Print out the data precisely as it appears here, with no pictures.

*** Opening of Supplied information ***

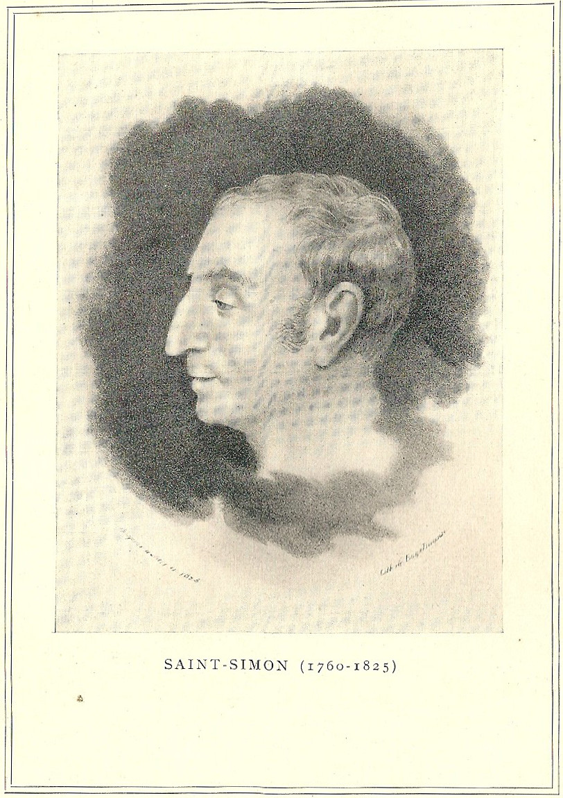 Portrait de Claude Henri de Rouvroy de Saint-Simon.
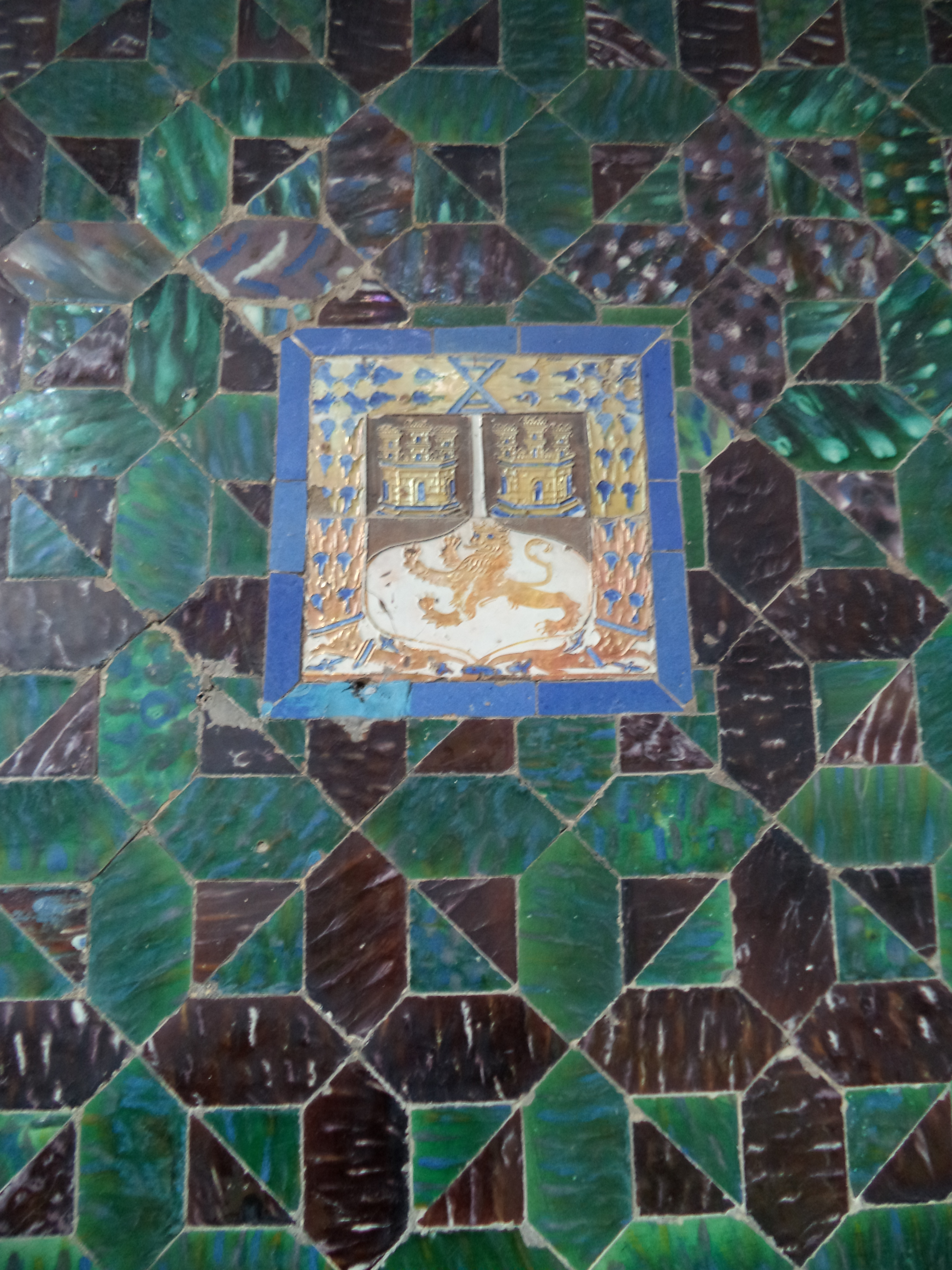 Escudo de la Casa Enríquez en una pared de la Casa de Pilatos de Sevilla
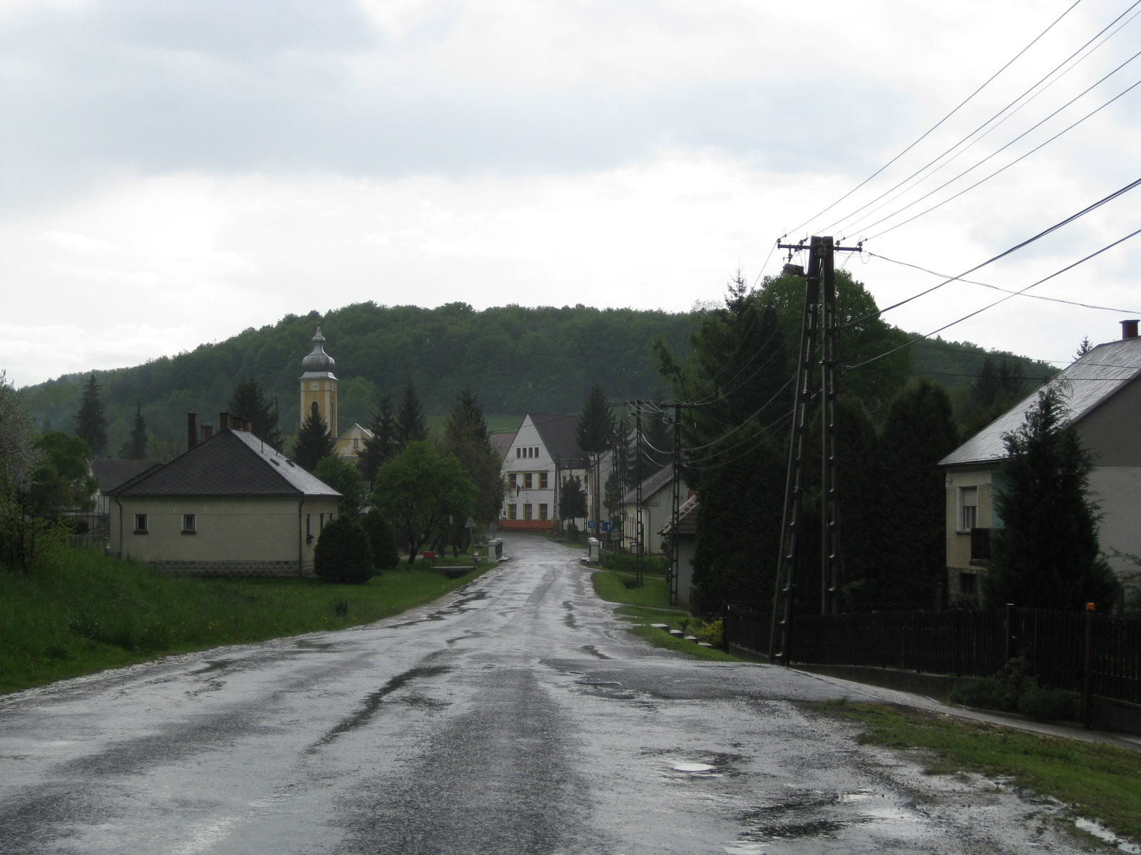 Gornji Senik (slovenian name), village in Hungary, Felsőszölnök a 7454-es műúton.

*** Close of Supplied information ***

Answer space ::
 Portrait de Claude Henri de Rouvroy de Saint-Simon.
 Escudo de la Casa Enríquez en una pared de la Casa de Pilatos de Sevilla
 Gornji Senik (slovenian name), village in Hungary, Felsőszölnök a 7454-es műúton.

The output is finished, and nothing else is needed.